This is the melancholy situation, to which we have been brought by those very maxims and councils, which would now deter us from adopting the proposed constitution; and which not content with having conducted us to the brink of a precipice, seem resolved to plunge us into the abyss, that awaits us below. Here, my Countrymen, impelled by every motive that ought to influence an enlightened people, let us make a firm stand for our safety, our tranquillity, our dignity, our reputation. Let us at last break the fatal charm which has too long seduced us from the paths of felicity and prosperity.
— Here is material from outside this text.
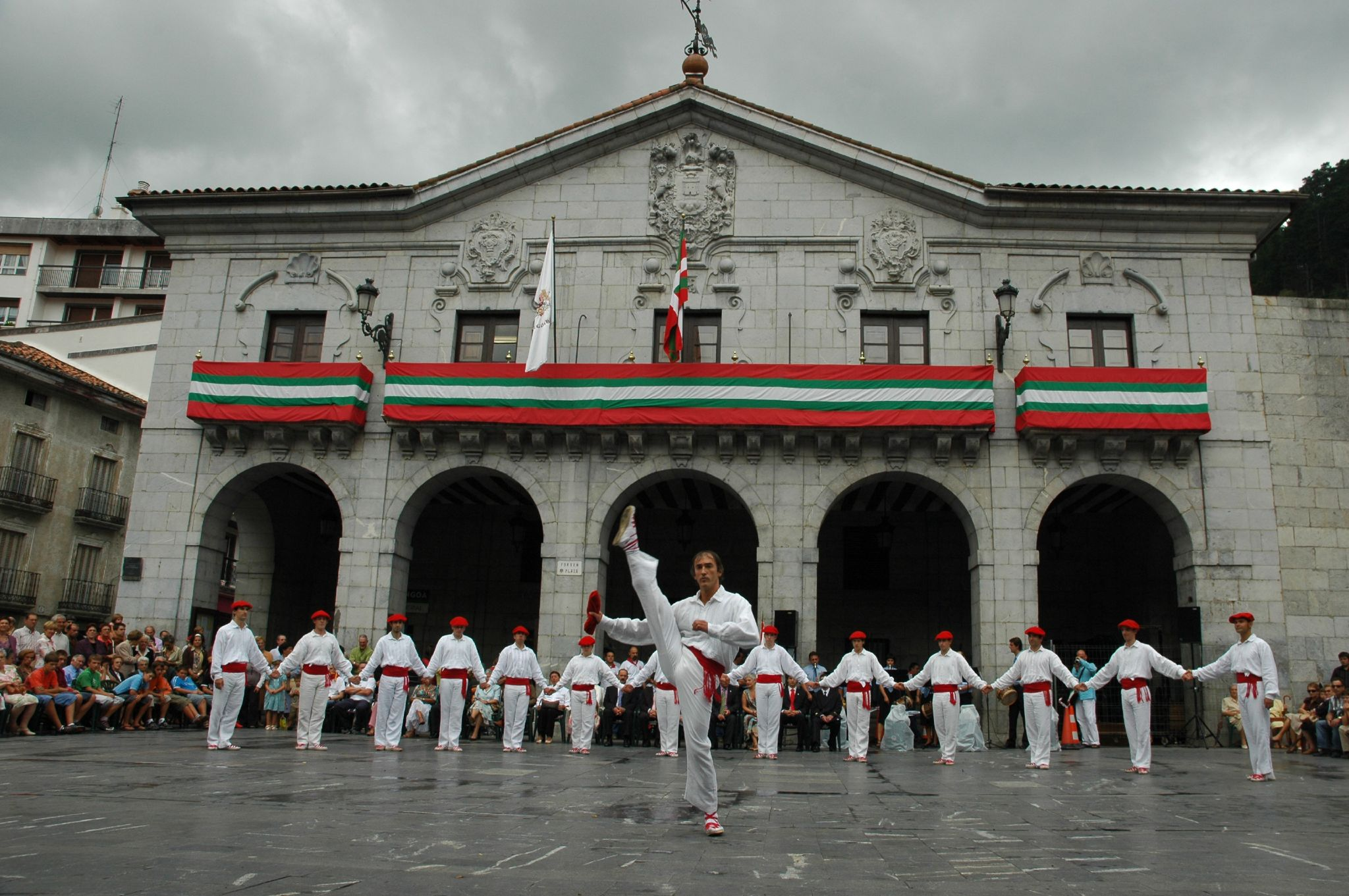 Soka-dantza Elgoibarko udaletxearen aurrean

It is true, as has been before observed, that facts too stubborn to be resisted have produced a species of general assent to the abstract proposition that there exist material defects in our national system; but the usefulness of the concession, on the part of the old adversaries of fœderal measures, is destroyed by a strenuous opposition to a remedy, upon the only principles, that can give it a chance of success. While they admit that the Government of the United States is destitute9 of energy; they contend against conferring upon it those powers which are requisite to supply that energy: They seem still to aim at things repugnant and irreconcilable—at an augmentation of Fœderal authority without a diminution of State authority—at sovereignty in the Union and complete independence in the members. They still in fine seem to cherish with blind devotion the political monster of an imperium in imperio. This renders a full display of the principal defects of the confederation necessary, in order to shew, that the evils we experience do not proceed from minute or partial imperfections, but from fundamental errors in the structure of the building which cannot be amended otherwise than by an alteration in the first principles10 and main pillars of the fabric.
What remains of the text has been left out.